Declare a 10x10 array with random values and find the minimum and maximum values.

In [None]:
data = np.random.randint(1, 5, size=(10, 10))
print(data)
print()
print('Min:', np.min(data))
print('Max:', np.max(data))

Create a random 10x2 matrix. Considering each pair represents an (x,y) co-ordinate in 2-D, obtain a matrix which contains (r,theta) in polar co-ordinate system.

In [None]:
import numpy as np

# Create a random 10x2 matrix
xy = np.random.rand(10, 2)

# Convert to polar coordinates
r = np.hypot(xy[:, 0], xy[:, 1])
theta = np.arctan2(xy[:, 1], xy[:, 0])

# Combine r and theta into a 10x2 matrix
polar = np.column_stack((r, theta))

print("Original Matrix (x, y):\n", xy)
print("\nMatrix in Polar Coordinates (r, theta):\n", polar)

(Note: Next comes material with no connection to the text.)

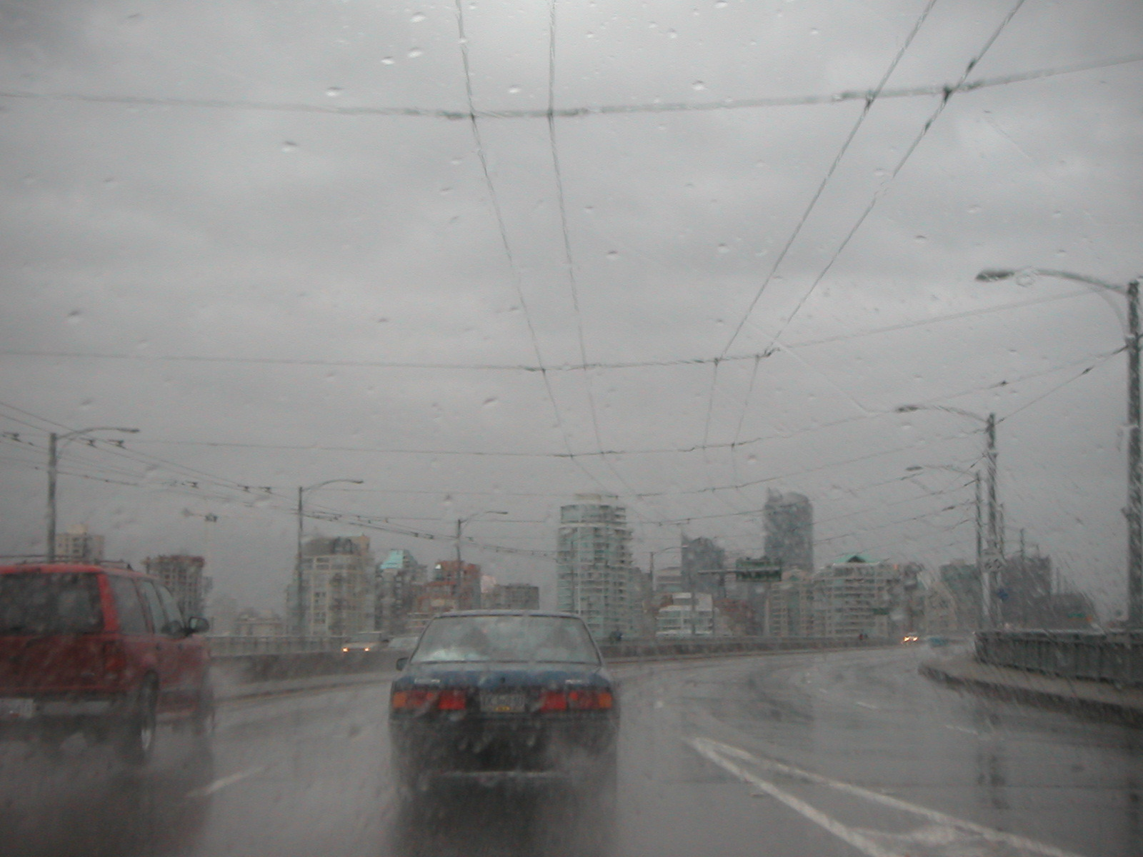 Vancouver BC
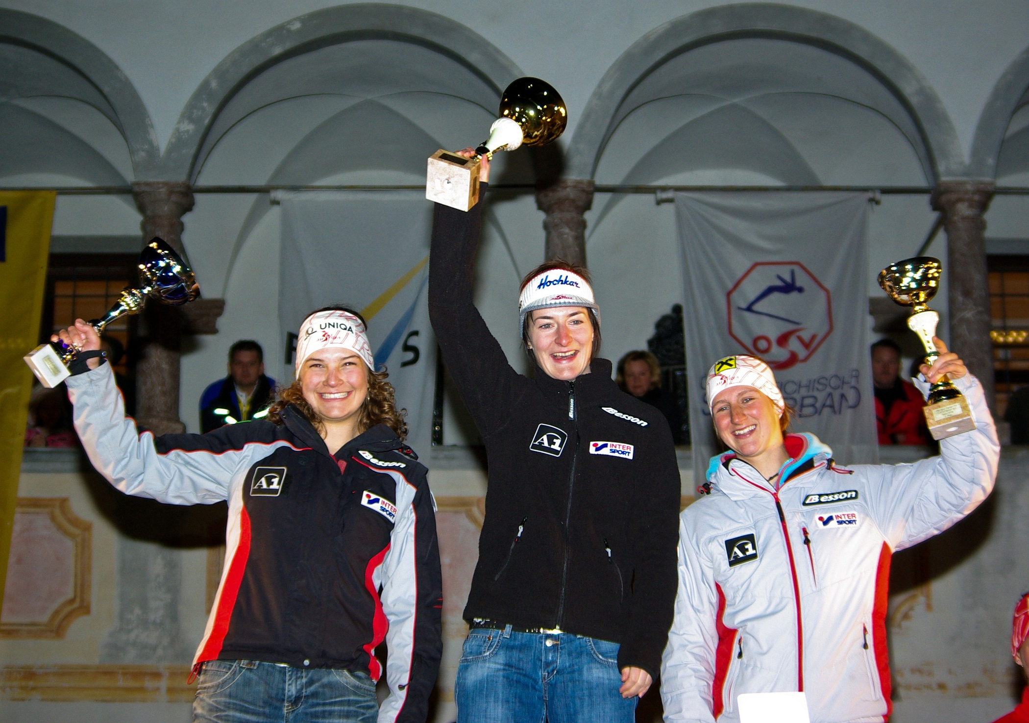 Die Siegerinnen des Riesenslaloms der Österreichischen Alpinen Skimeisterschaften 2009: 1. Platz: Kathrin Zettel (mitte), 2. Platz: Ramona Siebenhofer (links), 3. Platz: Karin Hackl (rechts)

Multiply a 5x3 matrix by a 3x2 matrix (real matrix product)

In [None]:
x = np.random.rand(5,3)
y = np.random.rand(3,2)
z = x@y
print(z)

Numpy use a powerful idea called broadcasting. The best thing is that it is also simple to use. Example, we will execute the following in the cell below.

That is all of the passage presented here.